Nah, this isn't doable on the GBA for several reasons:
  • This hack relies on the MSU-1 expansion chip for SNES, which completely bypasses the SNES' audio system. The GBA does not have the hardware to bypass its internal audio system, no matter what extra chips you may put on the cartridge. Streaming audio is not impossible, but it'd sound like crap routed through the GBA's audio hardware.
  • A GBA cartridge is hard-limited to 32MB (256Mb). This project is going to be several gigabytes. Admittedly this is mostly due to uncompressed audio, but even with compression it'd have to be extremely low-quality on GBA to fit into 32MB. This would sound worse than what the GBA version of the game already has. As far as I'm aware, only one cartridge, Shrek 2 (literally just the movie), ever exceeded the 32MB limit, and it did so with some weird tricky bankswitching magic that wouldn't work with an actual game.
  • Even if you could somehow compress the streaming music to fit and still maintain acceptable quality, the GBA is not equipped for realtime decompression. There's some homebrew MP3 players, but they are CPU-intensive enough as not to leave any room for anything else, such as gameplay.

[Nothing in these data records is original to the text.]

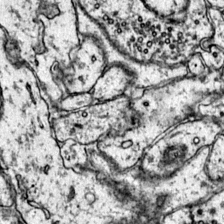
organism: Mouse
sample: Primary visual cortex
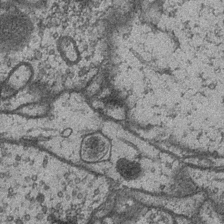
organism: Drosophila
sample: Optic medulla
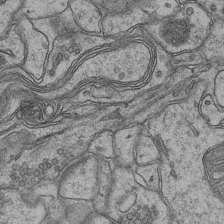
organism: Mouse
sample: CA1 Hippocampus
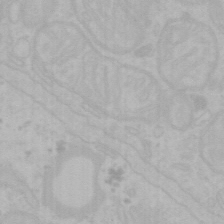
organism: Mouse
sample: Choroid plexus
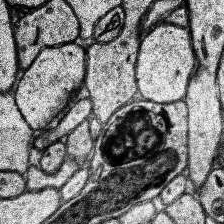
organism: Human
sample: Temporal Lobe
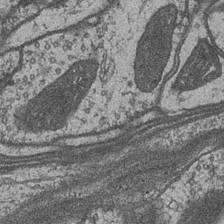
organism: Drosophila
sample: Optic medulla
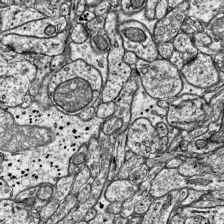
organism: Mouse
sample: Visual Cortex
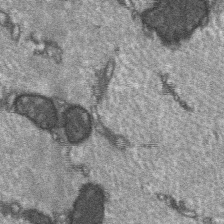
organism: C57BL Mouse
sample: Soleus
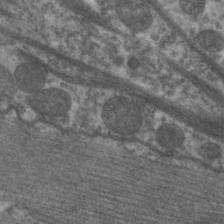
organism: C. elegans
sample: Pharynx
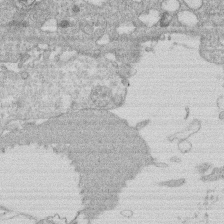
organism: Human
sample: Macrophage cells
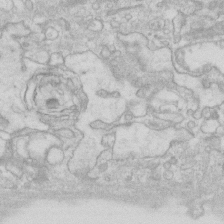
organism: Human
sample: Fibroblast cells
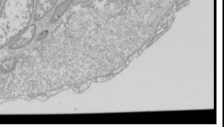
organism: Drosophila
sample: Cell division; meiosis; drosophila spermatocytes
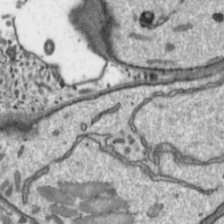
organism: Toxoplasma gondii
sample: Parasites in a vacuole inside a host cell
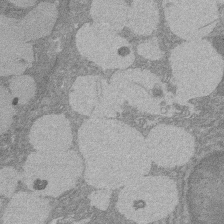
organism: Rat
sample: Salivary granule
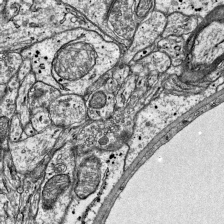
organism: Mouse
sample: Visual Cortex
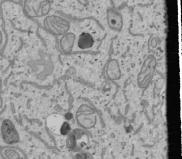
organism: Human
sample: Mitochondria in U2OS cells
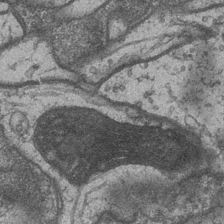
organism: Drosophila
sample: Optic medulla
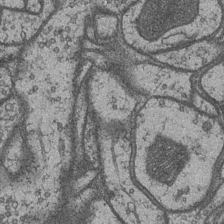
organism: Drosophila
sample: Optic medulla
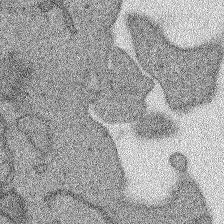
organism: Human
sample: HeLa cells
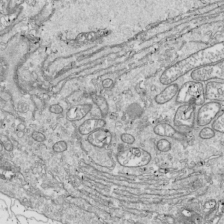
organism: Drosophila
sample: Cell division; meiosis; drosophila spermatocytes

Really, the only reason this is possible is because the SNES has an extra couple of pins that games don't use (except the Super Game Boy, which uses it to directly stream GB audio), which the MSU-1 chip takes advantage of; it is not limited by SNES restrictions. Without similar pins, it's not even possible to make a physical hardware expansion to make this possible on GBA.

If not... Know of any hacks that port over the extra content? haha
I remember reading about a hack that backports the GBA version's translation to SNES. Dunno if it was ever completed or what. AFAIK it didn't port any of the other extra content, though.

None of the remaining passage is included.